[s2s] add support for overriding config params (#6149)

3212b885 · Stas Bekman · GitHub · 54f9fbef · 3212b885 · 3212b885
Unverified Commit 3212b885 authored Jul 29, 2020 by Stas Bekman Committed by GitHub Jul 30, 2020
4 changed files
--- a/examples/lightning_base.py
+++ b/examples/lightning_base.py
@@ -70,6 +70,13 @@ class BaseTransformer(pl.LightningModule):
            )
        else:
            self.config: PretrainedConfig = config
+
+        extra_model_params = ("encoder_layerdrop", "decoder_layerdrop", "dropout", "attention_dropout")
+        for p in extra_model_params:
+            if getattr(self.hparams, p, None):
+                assert hasattr(self.config, p), f"model config doesn't have a `{p}` attribute"
+                setattr(self.config, p, getattr(self.hparams, p))
+
        if tokenizer is None:
            self.tokenizer = AutoTokenizer.from_pretrained(
                self.hparams.tokenizer_name if self.hparams.tokenizer_name else self.hparams.model_name_or_path,
@@ -182,6 +189,22 @@ class BaseTransformer(pl.LightningModule):
            type=str,
            help="Where do you want to store the pre-trained models downloaded from s3",
        )
+        parser.add_argument(
+            "--encoder_layerdrop",
+            type=float,
+            help="Encoder layer dropout probability (Optional).

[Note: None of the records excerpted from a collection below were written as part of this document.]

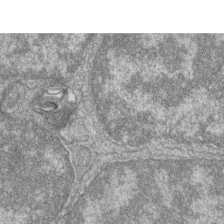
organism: Zebrafish
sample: Cilia; retinal pigment epithelium
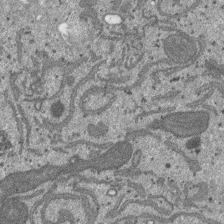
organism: Human
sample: Lung epithelial cells infected with SARS-CoV-2
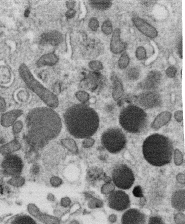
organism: C. elegans
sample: C. elegans oocyte; sperm cells
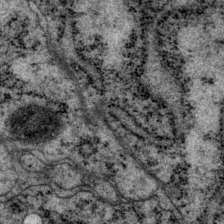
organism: P. pacificus
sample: Pharynx
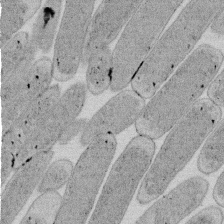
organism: E. coli
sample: Bacterial nucleoid
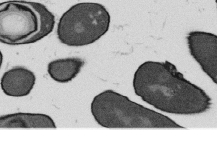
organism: B. subtilis
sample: Bacterial spore
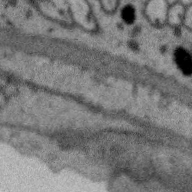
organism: Zebra finch
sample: Brain
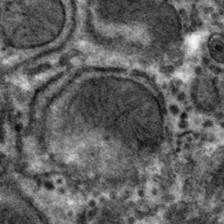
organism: Mouse
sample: Mouse hepatocytes
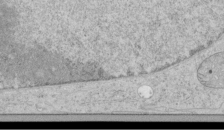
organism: Human
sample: Mitochondria in HCT116 cells
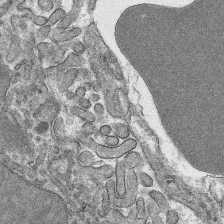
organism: Mouse
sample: Mouse hepatocytes
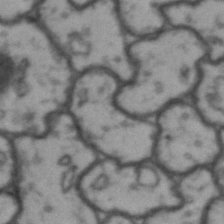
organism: Drosophila
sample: Brain
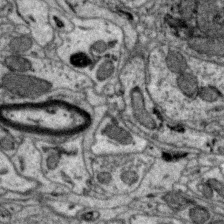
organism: Zebra finch
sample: Brain
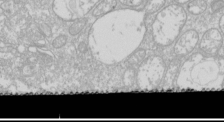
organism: Drosophila
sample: Cell division; meiosis; drosophila spermatocytes
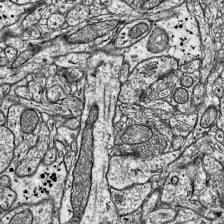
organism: Mouse
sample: Visual Cortex
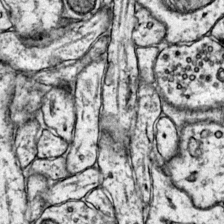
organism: Mouse
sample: Primary visual cortex
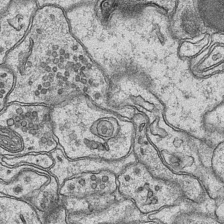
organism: Mouse
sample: CA1 Hippocampus
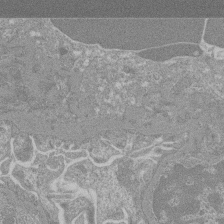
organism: Mouse
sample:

Goes into model.config",
+        )
+        parser.add_argument(
+            "--decoder_layerdrop",
+            type=float,
+            help="Decoder layer dropout probability (Optional). Goes into model.config",
+        )
+        parser.add_argument(
+            "--dropout", type=float, help="Dropout probability (Optional). Goes into model.config",
+        )
+        parser.add_argument(
+            "--attention_dropout", type=float, help="Attention dropout probability (Optional). Goes into model.config",
+        )
        parser.add_argument("--learning_rate", default=5e-5, type=float, help="The initial learning rate for Adam.")
        parser.add_argument("--weight_decay", default=0.0, type=float, help="Weight decay if we apply some.")
        parser.add_argument("--adam_epsilon", default=1e-8, type=float, help="Epsilon for Adam optimizer.")

--- a/examples/seq2seq/README.md
+++ b/examples/seq2seq/README.md
@@ -66,6 +66,19 @@ Summarization Tips:
 Datasets: Seq2SeqDataset will be used for all models besides MBart, for which MBartDataset will be used.**
 A new dataset is needed to support multilingual tasks.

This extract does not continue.